Верунья глянула из-под платка в неширокое окно толстостенного саманного дома и опять, но по-особенному произнесла свое «ой-ой» — протяжно и печально, а потом уже, как после запева, полились мягкие, обкатанные бубликами слова:
— Все небушко пало, погодка захудилась, видать, дождиком нас ополощет, а не надо бы в запоздание, пшеничку спутает, поваляет, хотя, конечно, степь подсвежится, парень с девушкой твой-то легче дошагают, пошли на Кара-Тургай, быстрым путем, оттуда машины бегают…
Авенир слушал, изумлялся, страдал: диковатая, монашеской застенчивости женщина, невзлюбившая гостей-туристов, наградила его нежным сочувствием, а главное — речью, живой и душевной, утешающей и лечащей. Будто не она, Верунья, говорила, что от приблудных-незваных горе будет Седьмому Гурту. Почему же так переменилась? Рада: ушли двое, скоро уберется и третий? Или Маруся упросила навестить болящего, успокоить беседой, обласкать? Где сама Маруся? Некогда прийти? Не хочет? Или все уладилось: она ушла с Леней в степь? О, это было бы прекрасно!.. Авенир не осмелился расспросить Верунью — лучше выждать, чем огорчить женщину хоть намеком на разлад в их тихой общине, — и он заговорил, припомнив змею Ульяну:
— Да-да, Вера Степановна, свежий дождичек для нас, а вам самум, ссоры гостей, смерть Ульяны… — Он осекся, живо увидев картину: спокойный усмешливый Гелий рассекает камнем отвратительную ползучую гадину… А он, Авенир, удержался бы?.. — Нет-нет! — сказал он, испугавшись, переводя разговор на другое. — Нет, говорю, мы не хотели вам зла… Все случайно. Погибали, набрели на вас… Уберемся — заживете по-прежнему. Мне очень хочется, чтобы вы здесь жили, чтобы всегда был зеленым Седьмой Гурт. Там, у себя дома, вспомню о вас, подумаю: им хорошо, они счастливы — и сам стану счастливее.
Верунья медленно покачала головой, вздохнула, как вздыхают старухи, когда хотят сказать: «Твоими бы устами да мед пить!», протянула коричневую руку, убрала со лба Авенира растрепанные волосы.
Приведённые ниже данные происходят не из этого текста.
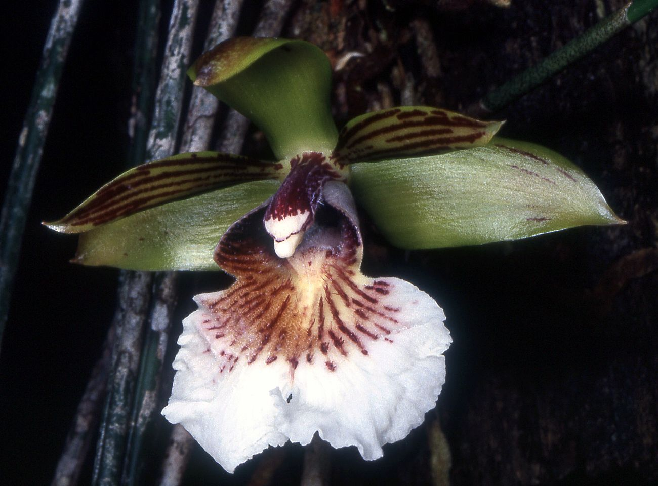 Scuticaria salesiana - flower

— Какой русый, какой синеокий. Не видывала таких. И добрый, видать. Красивые-то редко добрыми бывают: к ним льнут, от них все понемножку взять норовят. Ой-ой! Как сохранишь свою душу?
— Если есть, сохранится. Правда?
— А беречь надо.
— Сберегу. Буду работать. Главное — работать, чтобы о себе, о душе забывать. До жути, как Ходок.
— Как Ходок зачем тебе? — Верунья отвернулась, приспустила на глаза платок, словно оберегая себя от печального разговора. — Он больной был, душу потерял…
— А может, не смог потерять? Этого и не простили ему сайгаки, затоптали, убили?
— Не знаю. Мы мало чего знаем… Человеку нельзя стать сайгаком. Каждому свое место. Он против бога пошел, потерял свою жизнь: в нем жизни-то уже не было — глаза провалились в себя… Святой или дьявол… Искупил вину или продал душу.
— Перед природой? Природе?
Она опять медленно покачала головой, явно досадуя, что так много всего наговорила, жестковато пробежала пальцами по ноге Авенира, спрятала пузырек с мазью, накрыла ногу одеялом, поднялась, и он, не ожидавший такой резкой перемены в ней, схватил ее за рукав темного просторного платья, прося посидеть еще немного, наморщил лоб, скривил губы: мол, видите, как мне больно, как будет тоскливо одному. Авениру хотелось подробнее расспросить о Ходоке, но он понял, что как раз о Ходоке она не скажет больше ни слова; для нее Ходок ясен: хотел уйти и ушел; каждому свое место, каждый хозяин себе. Многословие — грех, ибо слова лишь замутняют душу. Если ясно понимаешь, чувствуешь, зачем изрекать? И все же Авенир успел спросить:
— Вы бога упомянули. А у вас ни икон, ни молитв. Кто ваш бог?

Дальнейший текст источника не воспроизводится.